As a team coach, what you look at in terms of roles is leadership, membership, apparatus. In terms of leadership, you’re looking at different levels of leadership. Which leadership is most powerful in that team? The question is not, is Walt Disney still alive? The question is, what would Walt Disney do if he were alive now? That way, you can create momentum for change in a team. 

 

The second role we look at within the diagnostic is membership. Membership is an interesting phenomenon. At the most superficial level  a member is someone who has accepted the formal contract of membership. In business, you sign a working contract on paper, but rarely does it happen that that’s what you do within a team. There’s also what we call an informal contract. The more I work with team coaching, the more I think there are three contracts that you’re influencing as a member, but also three contracts that you have to take into account as a team coach. The first is the purpose or why contract. Why does the team exist? What can they do that nobody else can do? The second is the work or what contract. What are they doing? The third is the how contract, which is more at the relational level of membership. How are we going to work together to make sure the purpose is realized? 

 

When we talk about membership, and when you look at membership diagnostically, what you must think about is; Are these the right people? Are they in the right place? Also, do they have the right contract in mind? Diagnostically that’s interesting. Some people are attached to the product, the what, but they don’t have a how contract.
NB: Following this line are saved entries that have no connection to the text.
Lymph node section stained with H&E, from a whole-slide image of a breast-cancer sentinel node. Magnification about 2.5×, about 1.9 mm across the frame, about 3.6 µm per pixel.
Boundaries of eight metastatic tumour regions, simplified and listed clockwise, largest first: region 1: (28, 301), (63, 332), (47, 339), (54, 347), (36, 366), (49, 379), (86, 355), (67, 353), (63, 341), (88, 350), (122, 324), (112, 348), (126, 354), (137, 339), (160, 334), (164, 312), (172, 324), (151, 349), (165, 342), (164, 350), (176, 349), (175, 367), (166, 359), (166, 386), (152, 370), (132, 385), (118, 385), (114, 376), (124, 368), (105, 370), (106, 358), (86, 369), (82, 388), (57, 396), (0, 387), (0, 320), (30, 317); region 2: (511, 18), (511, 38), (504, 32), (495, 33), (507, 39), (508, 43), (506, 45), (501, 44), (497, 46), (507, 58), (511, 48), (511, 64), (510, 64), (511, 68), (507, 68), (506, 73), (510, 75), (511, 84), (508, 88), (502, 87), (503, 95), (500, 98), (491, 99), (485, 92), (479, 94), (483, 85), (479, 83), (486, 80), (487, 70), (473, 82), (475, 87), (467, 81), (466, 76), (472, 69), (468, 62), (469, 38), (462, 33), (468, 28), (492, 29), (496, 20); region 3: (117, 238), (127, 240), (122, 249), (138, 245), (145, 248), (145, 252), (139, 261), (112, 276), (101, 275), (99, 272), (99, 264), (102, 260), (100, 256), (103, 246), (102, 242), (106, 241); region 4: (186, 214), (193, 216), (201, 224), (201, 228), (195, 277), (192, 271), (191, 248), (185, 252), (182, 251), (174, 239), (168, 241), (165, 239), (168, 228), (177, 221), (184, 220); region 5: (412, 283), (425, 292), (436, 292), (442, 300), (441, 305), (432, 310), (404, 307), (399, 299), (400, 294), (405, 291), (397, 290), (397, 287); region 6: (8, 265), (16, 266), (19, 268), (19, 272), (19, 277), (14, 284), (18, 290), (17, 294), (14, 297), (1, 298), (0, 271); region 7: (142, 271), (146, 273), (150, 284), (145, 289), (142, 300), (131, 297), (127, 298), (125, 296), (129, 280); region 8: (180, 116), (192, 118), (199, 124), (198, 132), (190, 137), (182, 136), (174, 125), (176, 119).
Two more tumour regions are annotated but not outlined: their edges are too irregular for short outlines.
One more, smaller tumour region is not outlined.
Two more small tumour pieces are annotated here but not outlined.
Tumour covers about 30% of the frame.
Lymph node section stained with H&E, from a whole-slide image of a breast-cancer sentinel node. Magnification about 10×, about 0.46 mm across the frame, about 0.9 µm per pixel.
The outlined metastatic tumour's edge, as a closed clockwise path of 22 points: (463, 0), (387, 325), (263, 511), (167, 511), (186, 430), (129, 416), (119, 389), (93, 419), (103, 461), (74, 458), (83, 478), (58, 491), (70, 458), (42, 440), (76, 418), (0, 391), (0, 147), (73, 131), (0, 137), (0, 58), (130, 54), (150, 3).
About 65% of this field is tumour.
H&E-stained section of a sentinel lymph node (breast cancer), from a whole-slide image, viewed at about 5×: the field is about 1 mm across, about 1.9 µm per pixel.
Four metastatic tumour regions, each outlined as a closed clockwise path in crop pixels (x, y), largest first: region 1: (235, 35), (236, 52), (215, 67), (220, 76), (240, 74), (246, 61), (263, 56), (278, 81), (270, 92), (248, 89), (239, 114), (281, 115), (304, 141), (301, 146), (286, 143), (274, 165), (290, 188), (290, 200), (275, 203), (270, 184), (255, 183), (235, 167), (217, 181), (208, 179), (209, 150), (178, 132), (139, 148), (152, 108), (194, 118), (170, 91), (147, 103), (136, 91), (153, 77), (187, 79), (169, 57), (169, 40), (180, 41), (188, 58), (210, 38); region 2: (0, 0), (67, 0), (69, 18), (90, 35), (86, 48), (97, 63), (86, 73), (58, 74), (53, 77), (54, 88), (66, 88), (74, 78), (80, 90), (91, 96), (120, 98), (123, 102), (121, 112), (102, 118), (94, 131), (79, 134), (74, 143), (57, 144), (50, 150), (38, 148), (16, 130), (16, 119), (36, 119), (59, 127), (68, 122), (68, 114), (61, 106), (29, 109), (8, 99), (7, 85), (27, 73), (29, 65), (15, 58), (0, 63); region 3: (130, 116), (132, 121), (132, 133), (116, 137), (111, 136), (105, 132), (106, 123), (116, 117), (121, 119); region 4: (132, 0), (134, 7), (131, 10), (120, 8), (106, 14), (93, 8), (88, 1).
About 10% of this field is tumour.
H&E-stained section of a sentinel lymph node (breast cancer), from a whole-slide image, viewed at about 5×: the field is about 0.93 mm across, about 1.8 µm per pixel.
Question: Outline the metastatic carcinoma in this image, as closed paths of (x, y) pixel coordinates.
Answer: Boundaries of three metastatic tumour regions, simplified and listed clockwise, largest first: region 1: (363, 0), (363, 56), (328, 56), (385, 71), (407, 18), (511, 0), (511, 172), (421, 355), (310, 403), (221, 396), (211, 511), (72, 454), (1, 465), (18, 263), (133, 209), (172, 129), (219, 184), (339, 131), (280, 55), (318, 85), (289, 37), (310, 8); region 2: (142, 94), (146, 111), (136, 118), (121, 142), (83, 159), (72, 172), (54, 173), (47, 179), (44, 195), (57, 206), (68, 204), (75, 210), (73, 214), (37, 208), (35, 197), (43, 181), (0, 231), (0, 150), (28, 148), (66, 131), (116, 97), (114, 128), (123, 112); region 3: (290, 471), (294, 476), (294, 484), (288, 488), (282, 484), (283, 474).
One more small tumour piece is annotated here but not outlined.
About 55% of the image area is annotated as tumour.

They don’t have, what we call, a cooperation contract together, which means that they’re all in it to do their own thing. 

 

The apparatus in my experience usually don’t know their position in the structure. That causes a lot of problems in the relational level and the psychodynamic level. For instance, HR often thinks they have more power if they’re in the management team and can co-decide. I believe that’s not true. Anyone who’s in the apparatus should be between the higher leadership and the direct reports. The leader decides in the line management, what are we going to do? The HR, Finance and IT have the responsibility to say, if it is possible to do it. They have a very strong advisory power, which they give away if they confuse their role with a deciding task. 

 

When I look at advisory functions, the apparatus functions, in a diagnostic fashion, I often look at how they are positioning themselves. Are they playing their role to the full? At the relational level for the apparatus, I often look at, are they able to manage a network of connections? Obviously, as apparatus, you don’t have direct power, you must have functional leadership. You influence through your advisory function in the structure, and you have to be able to manage that network of relationships and negotiate in the relationship. 

 

At a psychodynamic level, often see that the status of an advisory function is overlooked in a team. It seems like the real work is done in the line function. They’re kind of forgotten, because they’re not taking their rightful role in the structure, it causes problems in the imago. That says something about the order of intervention, which we’ll talk about later. 

 

We’re talking about diagnostics, we’re talking about structure, and we’re talking about having to look at the different levels, but also the relationship between the levels. Now, we’re talking about roles. I could do a whole team coaching based just on a diagnostic of roles and how they play out at the different levels. 

 

What is the organizational chart like? That’s the roles in a formal way. What is playing out in these roles in the informal structure? Who has the influence? Then think about who has the influence under normal circumstances but look at who has the influence under crisis. Then you can see the informal structure at work. Then think about what roles are there in that group imago. If people draw a picture of the team, which roles appear in that picture? If they forget the apparatus, you know where to start your team coaching.